Historically, the recording industry is dominated by the record companies such as Warner Brothers, Columbia, Decca, etc. (Peterson and Berger 1975). Prior to the emergence of digital music, it took large organizations to manufacture, warehouse, promote, ship, and distribute physical music media. Through vertical integration, record companies took control of the production flow from raw materials (i.e., musical talents in song writing, publishing, and performing); to sales and promotion (e.g., promoting songs on radio programs and/or in movies); and distribution (through wholesale dealerships and warehouses). In the 60s and 70s, within the institutions of the record industry, the prevailing way for artists to make money was through recording their music in the studio and putting it into the machine of the record companies to reach the consumer. Touring, seen as ancillary to records, was used as a way to promote records, and was usually done immediately following the introduction of a new record (Serwer 2002). It was the common belief among the artists that they had to struggle with their first few albums and tour relentlessly before breaking through to a mainstream audience (Strauss 1998). For instance, even though Bruce Springsteen was seen as the new Bob Dylan when he was signed to CBS Records (now Columbia) in 1973, it took him until his third album to be considered a commercial success.

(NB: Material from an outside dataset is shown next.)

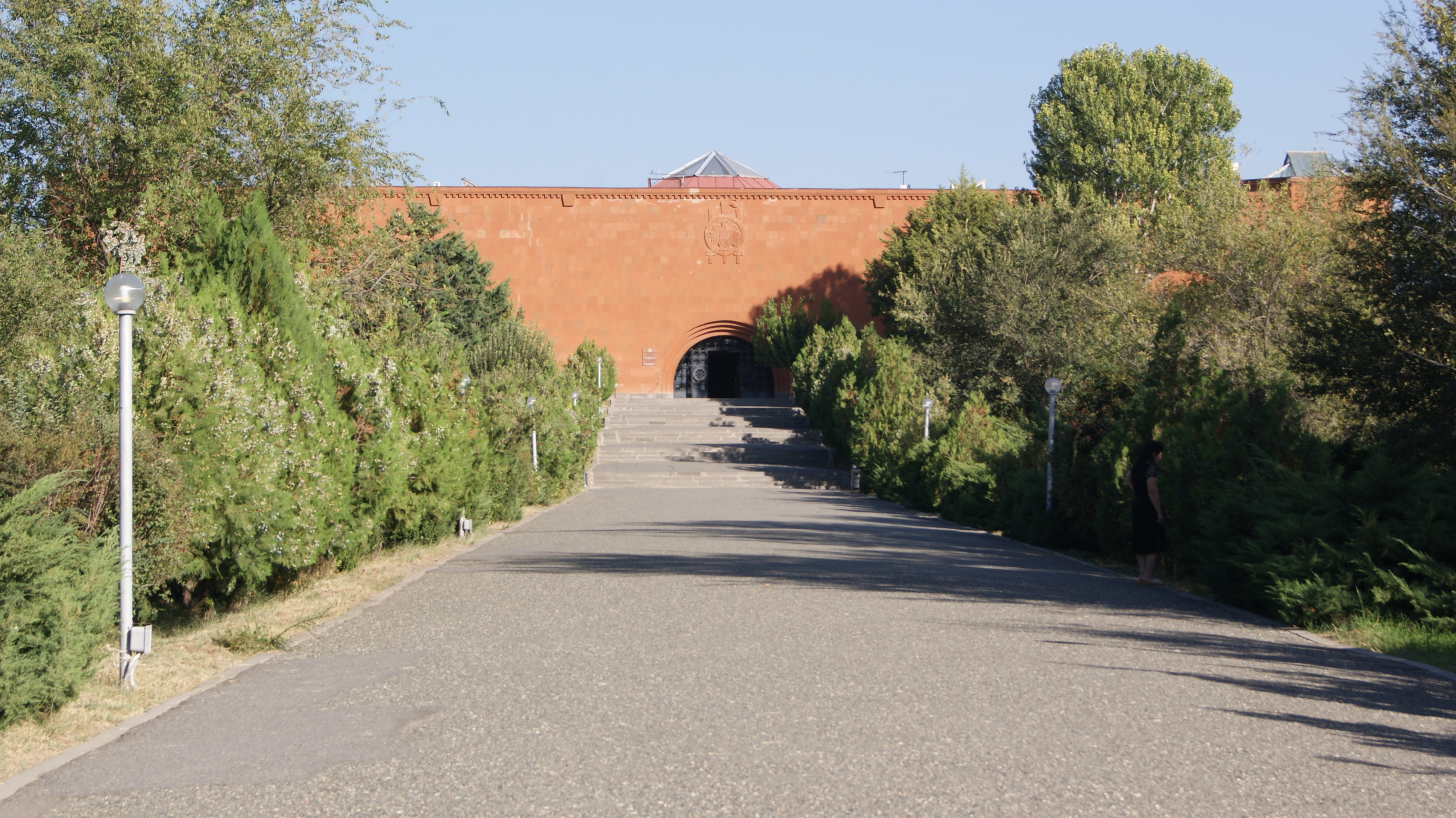 Թանգարանի շենք. Հայաստանի ազգագրության պետական թանգարանը 59/3.1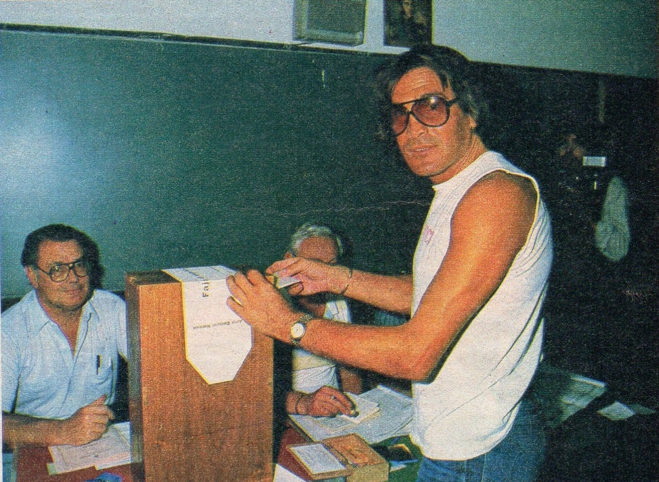 Hugo Orlando Gatti, arquero de Boca Juniors, votando en las elecciones presidenciales de Argentina de 1983.

Even though the prevailing institutions are championed by the record companies, and do not favor the musicians, the musicians follow the prescriptions of such institutions in hopes of getting their music heard. "In the early days you got paid absolutely nothing," recalls Mick Jagger of Rolling Stones in a recent interview, "the only people who earned money were the Beatles because they sold so many records" (Serwer, 2002). The situation was so bad that by the mid 60s the Stones had reportedly sold ten million singles and five million albums, but the band was still living hand to mouth. "I'll never forget the deals I did in the 60s, which were just terrible. You say, 'Oh, I'm a creative person, I won't worry about this'. But that just doesn't work. Because everyone would just steal every penny you've got", Jagger recalled.
The Grateful Dead also recognized the problems with the prevailing institutions upheld by the record companies. The difference between the Grateful Dead and the Rolling Stones is that none of the early studio records produced by the Dead was a commercial success. In the late 60s, the Grateful Dead was carrying a relatively large amount of debt ($100,000). As mentioned by Phil Lesh in his memoir, "at this time [in the 60s and 70s], and indeed up until we finally had a big record, in 1987, none of the band members made anything above a cost-of-living salary" (Lesh, 2005, p. 146). The roots of the band as a performing band let them explore concerts and tours as a direct way to reach and speak to the audience/consumers. It is through this exploration that a community was built.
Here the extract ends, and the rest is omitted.